Prove that the central angle subtended by an arc of a circle is twice any inscribed angle subtended by the same arc.

Q.Prove that the central angle subtended by an arc of a circle is twice any inscribed angle subtended by the same arc.
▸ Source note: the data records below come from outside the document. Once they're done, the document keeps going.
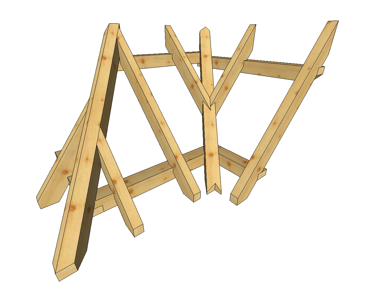 Walmecke mit Klauenschiftung; Ansicht von oben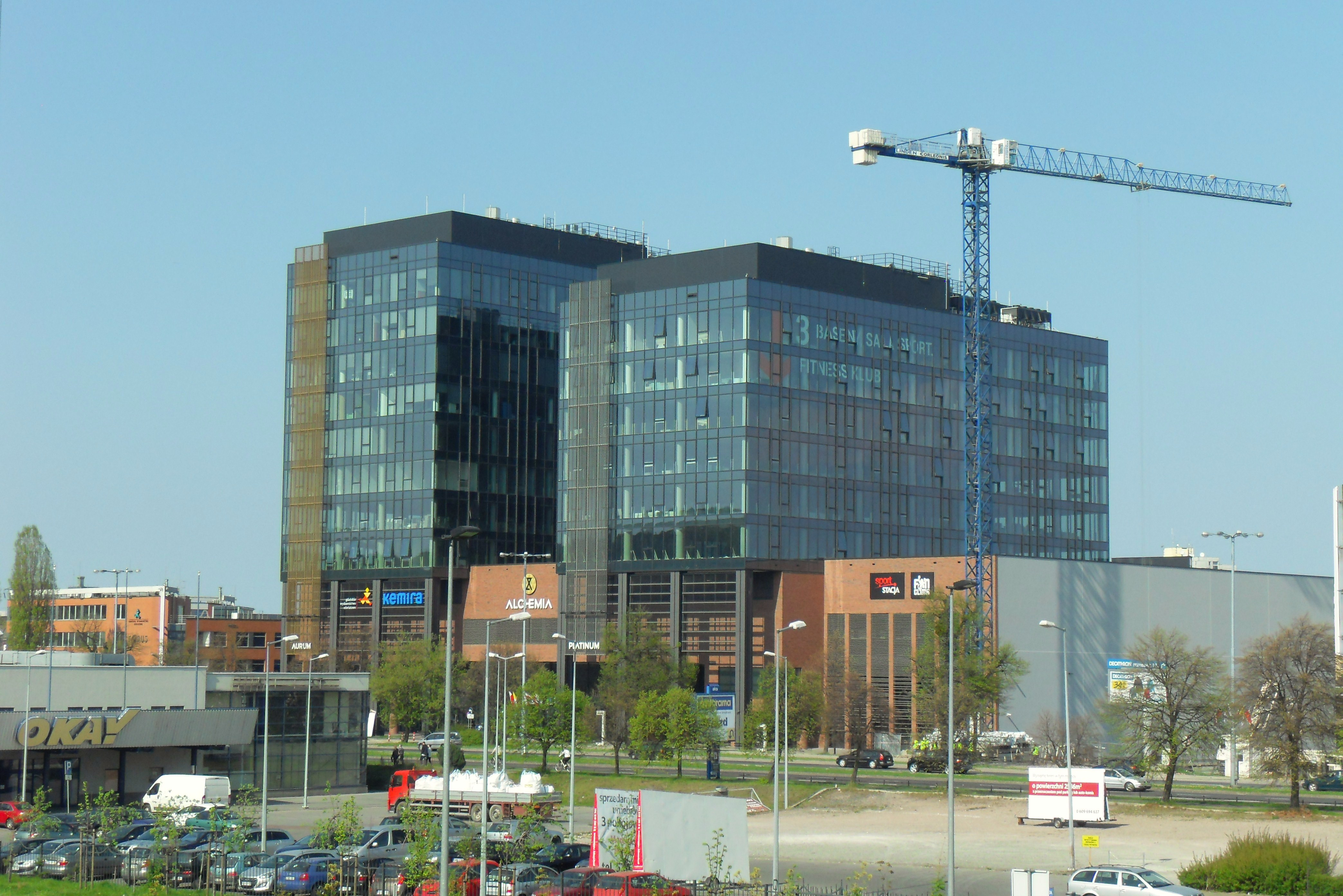 Gdańsk Oliwa, kompleks biurowo-usługowy "Alchemia", wieżowce "Aurum" i "Platinum".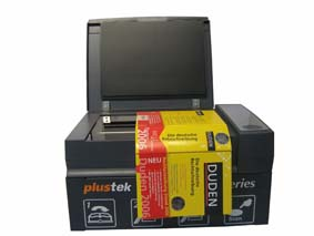 Plustek buchscanner OpticBook 4600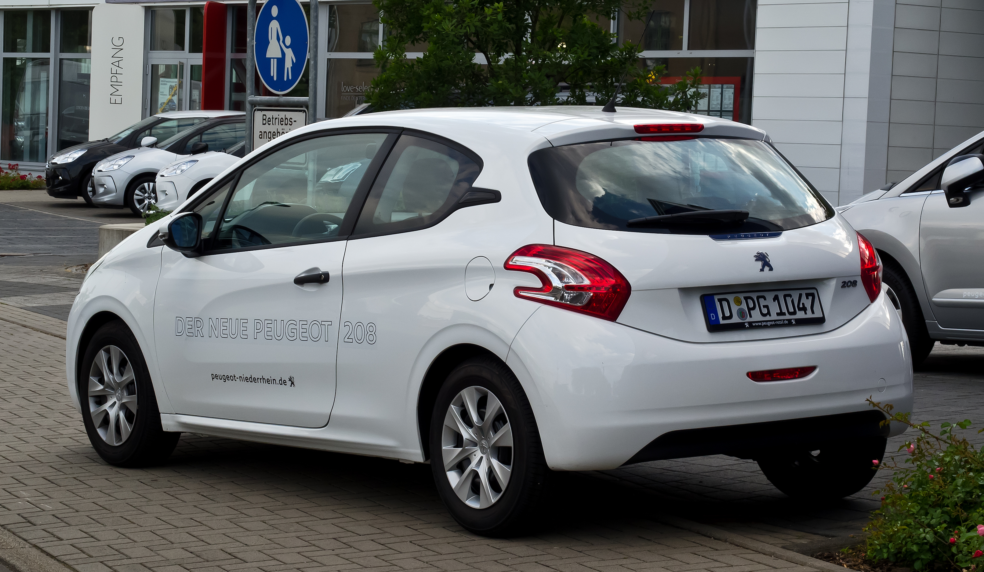 Peugeot 208 68 VTi Access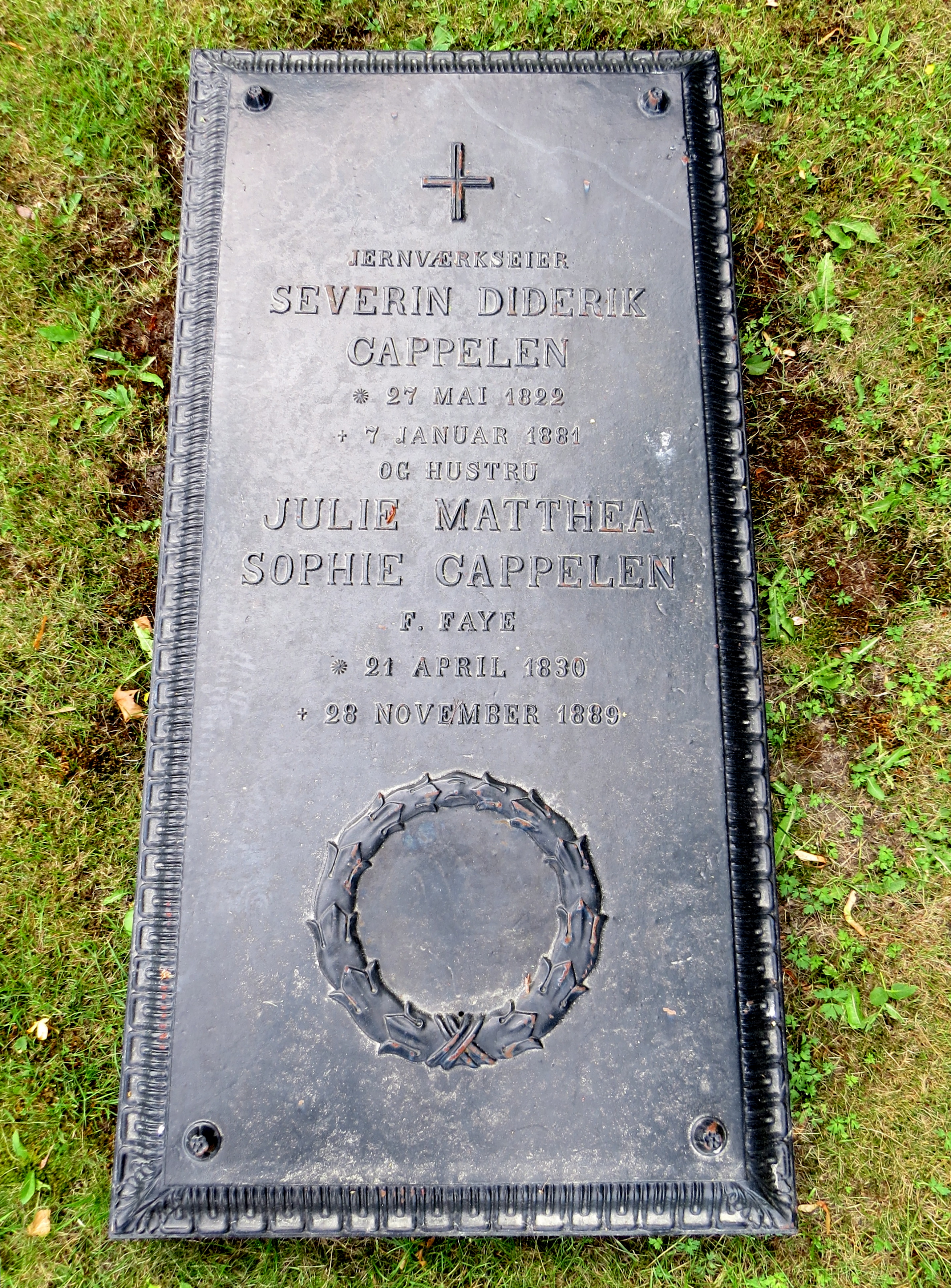 Jernværkseier Severin Diderik Cappelen * 27 Mai 1822 † 7 Januar 1881 og hustru Julie Matthea Sophie Cappelen f. Faye * 21 April 1830 † 28 November 1889 Gravminde ved Hollen (Holla) Gamle Kirke, Ulefos

Given: The central angle \( \angle AOB \) and the inscribed angle \( \angle ACB \) subtended by the arc \( APB \) in a circle centered at \( O \). To Prove: \( \angle AOB = 2\angle ACB \). Construction: Extend \( CO \) to \( D \). Proof: In \( \triangle AOC \), \( AO = OC \) [Radii of the same circle]. ∴ \( \angle OCA = \angle OAC \). Extending side \( CO \) to \( D \), the exterior angle is \[ \angle AOD = \angle OAC + \angle OCA = 2\angle OCA \quad \text{(i)} \quad [\because \angle OAC = \angle OCA] \]
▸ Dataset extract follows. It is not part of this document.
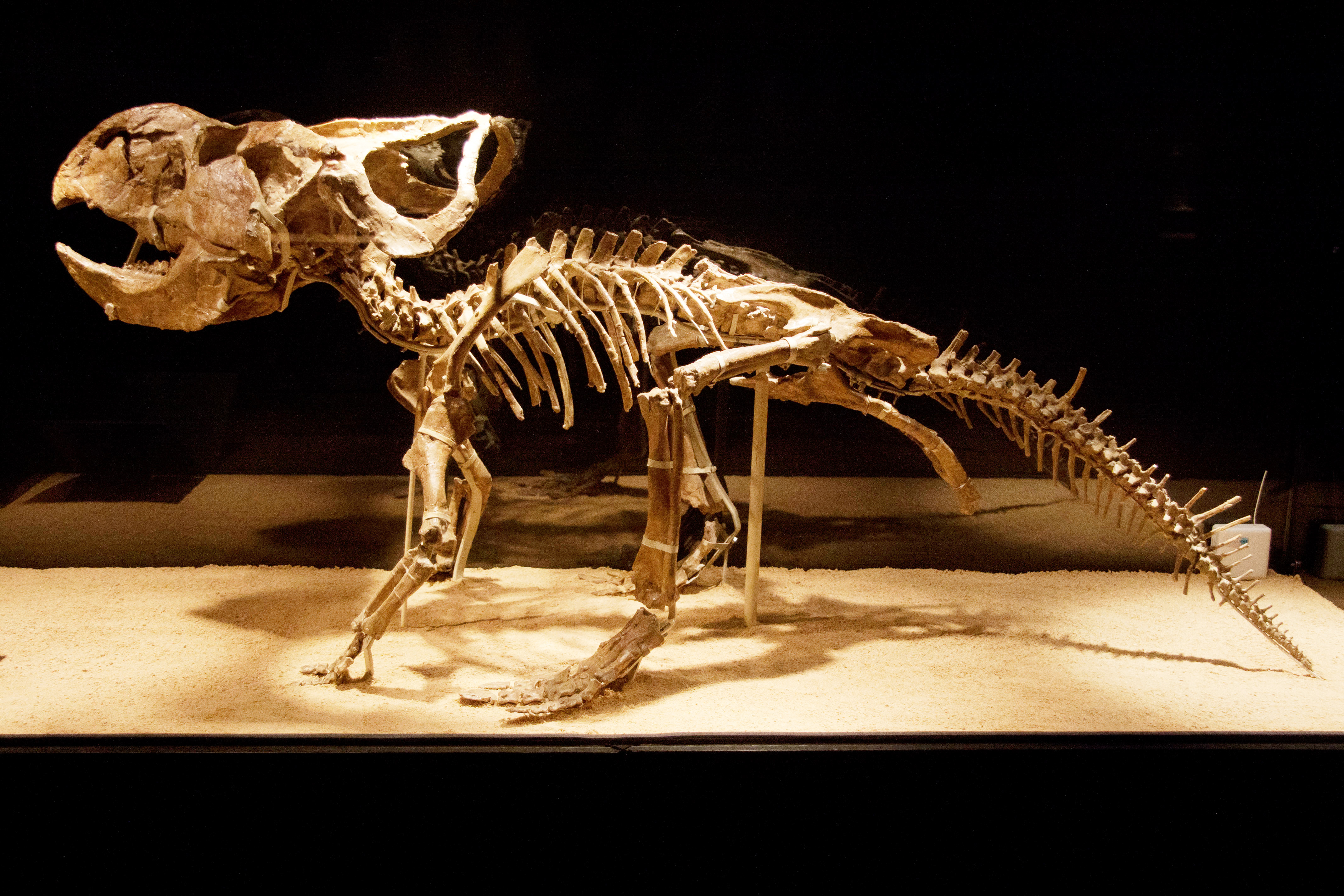 IMG_1237'

Similarly, in \( \triangle BOC \), \( OB = OC \) [Radii of the same circle]. So, \( \angle OBC = \angle OCB \). Extending side \( CO \) to \( D \), the exterior angle is \[ \angle BOD = \angle OCB + \angle OBC = 2\angle OCB \quad \text{(ii)} \]
From (i) and (ii), \[ \angle AOD + \angle BOD = 2\angle OCA + 2\angle OCB \] \[ \Rightarrow \angle AOB = 2(\angle OCA + \angle OCB) = 2\angle ACB \] (Proved).